Figure 13 shows comparative plots of NQDS for Q_{o}, Q_{w}, BHP for the producer wells and BHP for the injector wells. The gray square markers indicate the initial variability. An overall improvement in the quality of data match can be noted for both methods for most functions. Figure 14 shows the oil rate for one of the wells (PROD008) comparing GAMSSA and GA. Note that the selected models (green curves) from GAMSSA more properly encompass the observed data. It is important to analyze not only the quantity of the models, in terms of data match, but also the variability of the solutions, as described in Section 4.4.
Fig. 13 Comparative plots of NQDS for the initial and the selected models from GAMSSA and GA. 
Fig. 14 Oil rate for the well PROD008 comparing GAMSSA and GA. Gray lines indicate the initial model dispersion, green lines are the selected matched models, red points are the observed data and the blue lines represent the tolerance. 
4.4 Variability of the solutions
Figures 15 and 16 show cross plots for GAMSSA and GA, respectively. The gray points indicate the models selected according to the procedure described in Section 4.3 and the blue (GAMSSA) and red (GA) points indicate the selected models using the filter based on NQDS ≤ 10. The first observation is that the diversity of the solutions selected from GAMSSA is much larger than the solutions selected from GA. Analyzing the three plots on the top of Figure 16, which shows the crossplot between the GR and the exponent of Water Relative Permeability (pk_{rw}) curve for the three most important facies, we can note that GA concentrated the best solutions around just one GR (GR 35), while the best solutions from GAMSSA contemplate a larger number of GR. As further discussed in Section 4.5, this different degree of diversity has a strong impact on the variability in the production forecast.
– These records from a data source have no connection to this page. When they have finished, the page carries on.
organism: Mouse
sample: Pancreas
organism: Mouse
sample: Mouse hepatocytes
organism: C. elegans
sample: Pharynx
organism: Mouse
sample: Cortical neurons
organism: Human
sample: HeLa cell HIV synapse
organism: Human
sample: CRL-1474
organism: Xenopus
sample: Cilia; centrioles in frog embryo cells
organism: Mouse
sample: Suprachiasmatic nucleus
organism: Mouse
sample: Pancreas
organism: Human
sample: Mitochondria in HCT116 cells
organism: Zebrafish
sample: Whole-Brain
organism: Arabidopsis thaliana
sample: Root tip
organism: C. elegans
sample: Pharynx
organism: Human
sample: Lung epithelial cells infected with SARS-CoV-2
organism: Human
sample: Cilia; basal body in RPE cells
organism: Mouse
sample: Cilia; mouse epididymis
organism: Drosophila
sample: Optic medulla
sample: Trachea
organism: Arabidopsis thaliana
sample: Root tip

Fig. 15 Cross plots between GR and pk_{rw} (GAMSSA). Blue points denote models with NQDS ≤ 10 and gray points indicate the models selected according to the procedure described in Section 4.3. 
Fig. 16 Cross plots between GR and pk_{rw} (GA). Red points denote models with NQDS ≤ 10 and gray points indicate the models selected according to the procedure described in Section 4.3. 
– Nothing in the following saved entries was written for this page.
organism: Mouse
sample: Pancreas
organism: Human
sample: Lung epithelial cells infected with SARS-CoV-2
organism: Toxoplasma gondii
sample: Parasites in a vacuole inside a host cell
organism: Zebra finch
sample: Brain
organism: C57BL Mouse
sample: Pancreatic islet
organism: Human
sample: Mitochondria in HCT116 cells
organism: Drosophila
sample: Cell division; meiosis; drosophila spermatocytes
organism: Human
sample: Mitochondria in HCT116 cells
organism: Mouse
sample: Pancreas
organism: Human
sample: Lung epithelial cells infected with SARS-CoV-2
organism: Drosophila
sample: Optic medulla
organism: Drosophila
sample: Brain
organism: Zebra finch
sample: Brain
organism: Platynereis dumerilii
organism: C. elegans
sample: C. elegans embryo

From the crossplot between GR and pk_{rw} related to facies 2 and 3, it is possible to note that each GR, corresponding to the best solution for GAMSSA, exhibit different values of pk_{rw}. For example, looking at the topright plot (facies 3), it can be noted that the best values of pk_{rw3} for the GR 33 are between 1.0 and 2.2, while for the GR 2, the best values are between 4.3 and 5.5. This clearly shows that this is a complex problem characterized by many local minima.
Analyzing the other three plots on the bottom of Figures 15 and 16, we can see a remarkable degree of diversity for the best solutions generated by the proposed method. Note that for facies 1, the best solutions generated by GA collapsed around one single value of pk_{rw1}, while a considerable diversity can be observed for GAMSSA. Larger diversity for GAMSSA is even more pronounced for facies 2 and 3.
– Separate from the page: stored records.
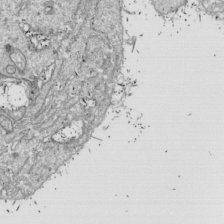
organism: Drosophila
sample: Cell division; meiosis; drosophila spermatocytes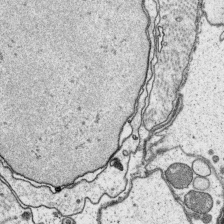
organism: Platynereis dumerilii
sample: Parapodia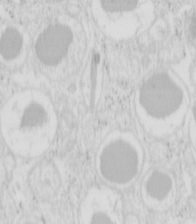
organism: Mouse
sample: Pancreas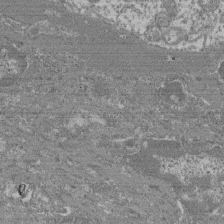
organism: Mouse
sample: Glomerulus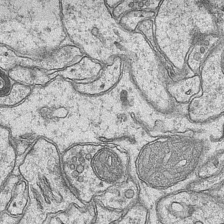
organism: Mouse
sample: CA1 Hippocampus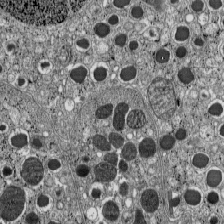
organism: C57BL Mouse
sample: Pancreatic islet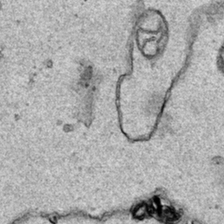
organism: Human
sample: Mitochondria in HCT116 cells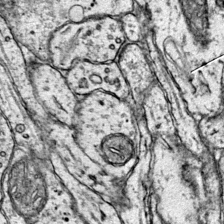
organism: Mouse
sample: Primary visual cortex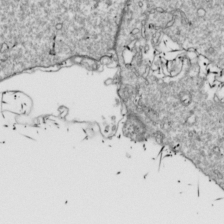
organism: Drosophila
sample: Cell division; meiosis; drosophila spermatocytes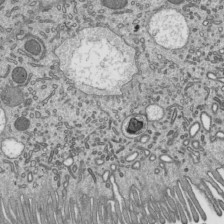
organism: Mouse
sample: Mouse epididymis efferent ductule cilia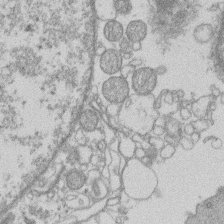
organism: Human
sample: Macrophage cells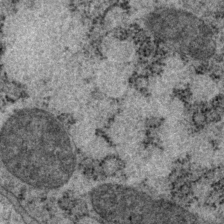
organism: P. pacificus
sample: Pharynx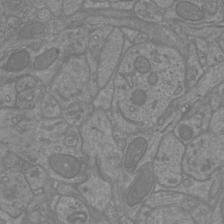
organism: Mouse
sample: Cortical neurons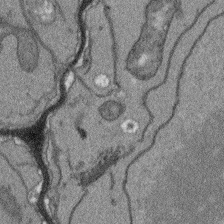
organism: Arabidopsis thaliana
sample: Root tip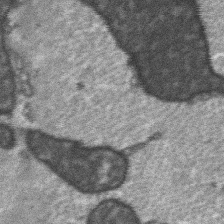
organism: C57BL Mouse
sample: Soleus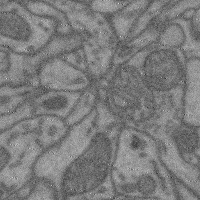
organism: Mouse
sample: Cerebral cortex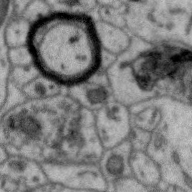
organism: Zebra finch
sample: Brain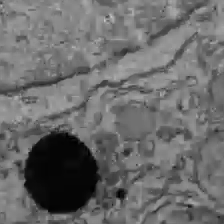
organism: C57BL Mouse
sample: Liver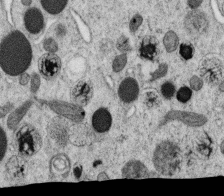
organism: C. elegans
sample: C. elegans oocyte; sperm cells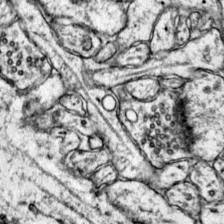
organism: Mouse
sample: Primary visual cortex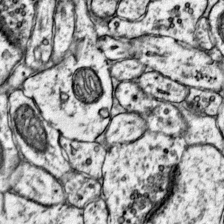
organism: Mouse
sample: Primary visual cortex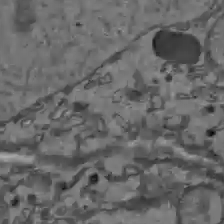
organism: C57BL Mouse
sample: Liver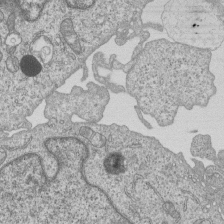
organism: Human
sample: MDA-MB-231 cells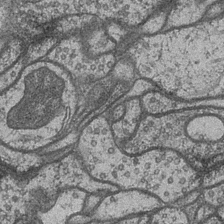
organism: Drosophila
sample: Optic medulla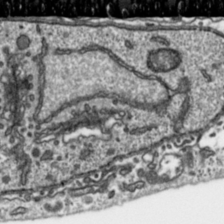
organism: Toxoplasma gondii
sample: Parasites in a vacuole inside a host cell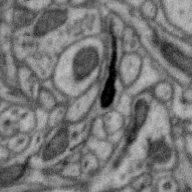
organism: Zebra finch
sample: Brain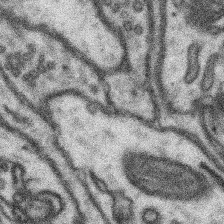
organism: Mouse
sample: Somatosensory cortex neuropil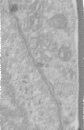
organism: Human
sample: Centriole in RPE cells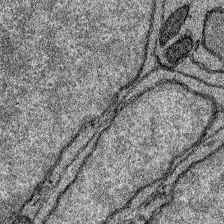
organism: Zebrafish
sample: Larval olfactory bulb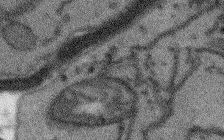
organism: Arabidopsis thaliana
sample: Root tip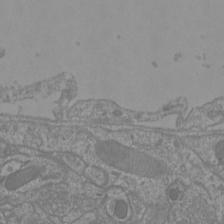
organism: Mouse
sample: Cortical neurons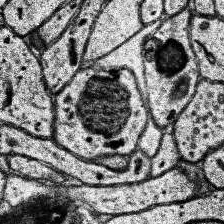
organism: Human
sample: Temporal Lobe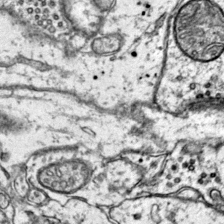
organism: Mouse
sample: Primary visual cortex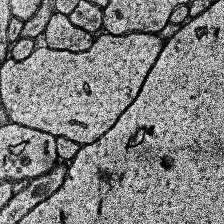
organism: Human
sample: Temporal Lobe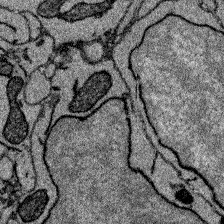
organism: Zebrafish
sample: Larval olfactory bulb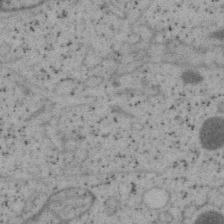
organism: Human
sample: HeLa cells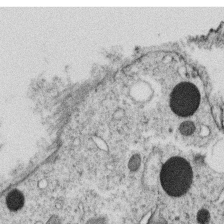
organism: C. elegans
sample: C. elegans oocyte; sperm cells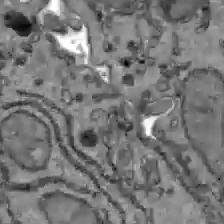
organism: C57BL Mouse
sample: Liver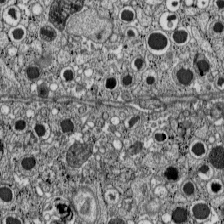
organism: C57BL Mouse
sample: Pancreatic islet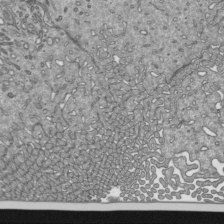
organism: Mouse
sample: Mouse epididymis efferent ductule cilia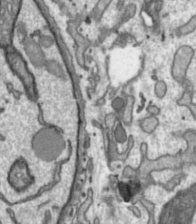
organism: Toxoplasma gondii
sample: Parasites in a vacuole inside a host cell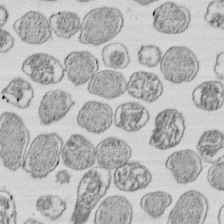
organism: E. coli
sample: Bacterial nucleoid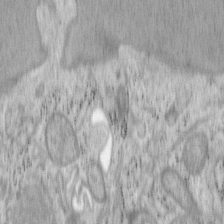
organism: Human
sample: HeLa cells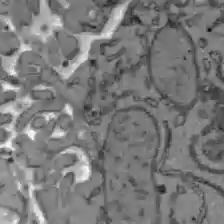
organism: C57BL Mouse
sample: Liver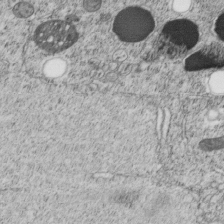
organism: C. elegans
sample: C. elegans embryo early stage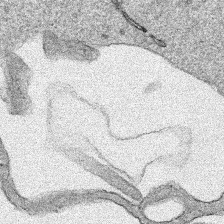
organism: Human
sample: Mitochondria in HCT116 cells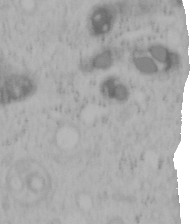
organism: Mouse
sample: OT-I killer T cells with ID8 ovarian cancer cells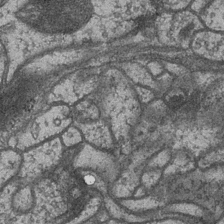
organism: Drosophila
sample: Optic medulla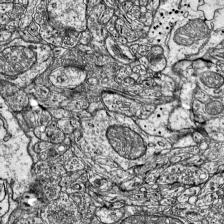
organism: Mouse
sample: Visual Cortex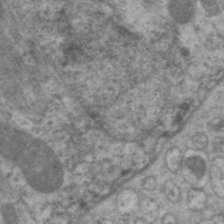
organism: C. elegans
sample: Pharynx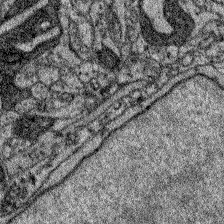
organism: Zebrafish
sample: Larval olfactory bulb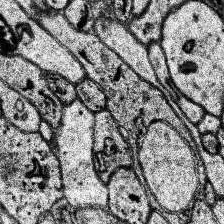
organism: Human
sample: Temporal Lobe

Figure 17 shows parallel coordinate plots for the select models from GAMSSA and GA. For visualization purposes, the values of each attribute (represented by red markers) are mapped into the range between 0 (lower bound) and 1 (upper bound). These plots reveal that the best models selected from the proposed method (GAMSSA) have larger variability compared to the best models selected from GA. Note that for the GA, the models are more concentrated on specific values of the attributes. On the other hand, for GAMSSA the models are more scattered, which denotes larger diversity of the solutions.
Fig. 17 Parallel coordinate plots for the selected models from GAMSSA and GA. 
Figure 18 shows a comparison between GAMSSA and GA, considering the number of geostatistical realizations versus cutoff value of NQDS. For a cutoff value of NQDS = 10, the selected models from GAMSSA contain 10 GR while the selected models from GA contain only one GR. Note also that the number GR increases much faster for GAMSSA than for GA. For NQDS = 15, for example, there are 72 GR for GAMSSA while for GA there are only three. This analysis reveals that the proposed method preserves the variability of the geostatistical realizations in the solutions, which is very important for more reliable forecast.
Fig. 18 Variation of the number of geostatistical realization with the NQDS filter. 
4.5 Production forecast
The final goal of the data assimilation process is to improve the predictive capacity of the matched models, increasing the reliability of the decisions made using these models. In this section, we present the results of the production forecast comparing the proposed method and the conventional GA.
Figure 19 shows the cumulative oil production for two producer wells (PROD008 and NA3D). The vertical dashed line divides the history and forecast periods. The gray lines represent the initial variability generated using the 2500 models generated according to the initial uncertainties (see Sect. 3.2). The blue lines represent the selected models and the red line represents the reference model. Clearly, it is possible to note that the solutions provided by GAMSSA encompass the true model, while the solutions from the GA have lower variability and do not encompass the true solution.
Fig. 19 Cumulative oil production for two producer wells comparing GAMSSA and GA. 
Figures 20 and 21 show, for all producer wells, the distribution of N_{p} (cumulative oil production) for 4110 days (beginning of forecast) and 10 957 days (end of forecast). First, the variability of N_{p} from GA is much lower than GAMSSA for all wells. Second, one can observe that the solutions from GAMSSA cover the reference case for most wells, at the beginning and end of the forecast, while the solutions from GA do not encompass the reference case for most wells, especially at the end of the forecast.
Fig. 20 Distribution of N_{p} (cumulative oil production) for 4110 days (beginning of forecast) comparing GAMSSA and GA. 
Fig. 21 Distribution of N_{p} (cumulative oil production) for 10 957 days (end of forecast) GAMSSA and GA. 
5 Final remarks and conclusions
A new optimization scheme using genetic algorithm combined with simulated annealing was developed to integrate geostatistical realizations in data assimilation and reduction of uncertainty process. One of the key advantages of the proposed method is that the geological consistency is maintained. In the case studied, the set of images generated was enough for a good matching. However, if the initial set of realizations is not enough, it is possible to generate more realizations and continue the process.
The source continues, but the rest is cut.